A Contabilidade sempre esteve presente em grandes marcos históricos ao fornecer informações de controle, ao organizar a acumulação de capital e o seu gerenciamento, principalmente quando se remete às grandes navegações, na transição da propriedade comum para a propriedade privada, com o surgimento da escrita e dos números, até os dias atuais, em todas as corporações e na vida pessoal de toda uma sociedade.
Com a nomeação do Marquês de Pombal (Sebastião José de Carvalho) para assessor principal de D. José II, ocorrida em 1750 em Portugal, deu-se início as reformas políticas, econômicas e culturais, que se estenderam ao Brasil, decorrendo na reformulação do sistema educacional brasileiro, antes realizado pelos jesuítas. O
objetivo foi de criar uma realidade prática em relação à educação e ao cotidiano da colônia. (LEITE, 2005).
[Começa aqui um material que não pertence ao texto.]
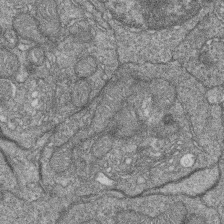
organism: Zebrafish
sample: Cilia; retinal pigment epithelium
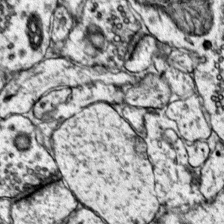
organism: Mouse
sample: Primary visual cortex
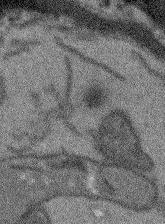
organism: Arabidopsis thaliana
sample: Root tip
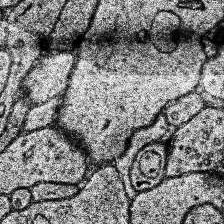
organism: Human
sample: Temporal Lobe
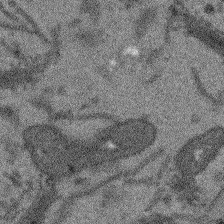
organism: Arabidopsis thaliana
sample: Root tip
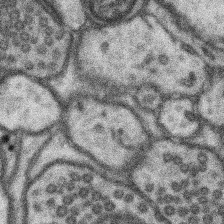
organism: Mouse
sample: Somatosensory cortex neuropil
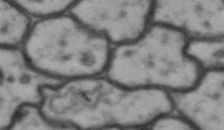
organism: Drosophila
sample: Brain
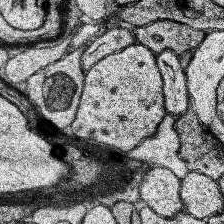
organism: Human
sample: Temporal Lobe
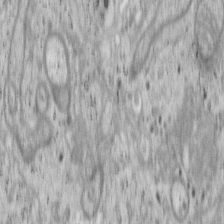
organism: Human
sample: HeLa cells
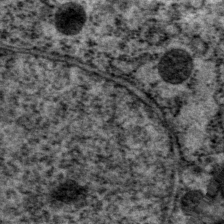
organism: P. pacificus
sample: Pharynx
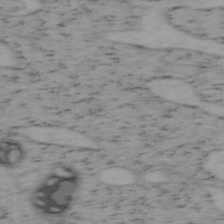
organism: Mouse
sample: OT-I killer T cells with ID8 ovarian cancer cells
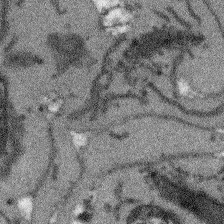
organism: Arabidopsis thaliana
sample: Root tip
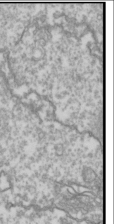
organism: Drosophila
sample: Cell division; meiosis; drosophila spermatocytes
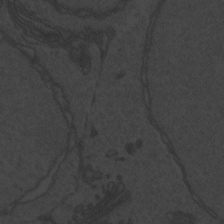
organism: Zebrafish
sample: Macrophage infected with Toxoplasma gondii
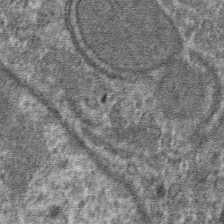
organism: Mouse
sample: Mouse hepatocytes
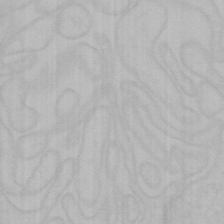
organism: Mouse
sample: Choroid plexus
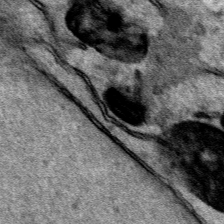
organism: Human
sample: Mitochondria in HCT116 cells
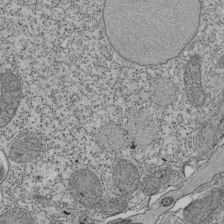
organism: Tetrahymena
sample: Cilia in tetrahymena
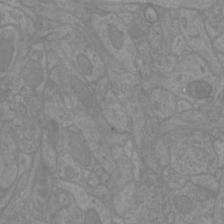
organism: Mouse
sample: Cortical neurons
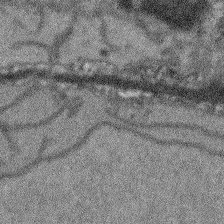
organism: Arabidopsis thaliana
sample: Root tip
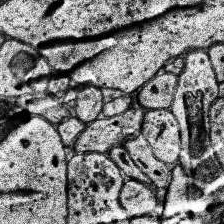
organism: Human
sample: Temporal Lobe
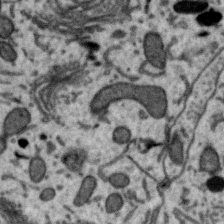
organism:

A nova ideologia instituiu novas diretrizes educacionais para a formação do novo estudante português. O sistema educacional deveria ter por funções: - proporcionar aos estudantes conhecimentos de comércio e da arte dos negócios; estimular o interesse dos estudantes por cursos de nível superior; - aprimorar o uso da língua portuguesa; - diversificar o conteúdo da grade curricular, incluindo disciplinas de natureza científica; fazer com que os conhecimentos ministrados fossem os mais práticos possíveis, ou seja, estivessem voltados para a resolução dos problemas práticos da vida. (LEITE, 2005, p. 26-27).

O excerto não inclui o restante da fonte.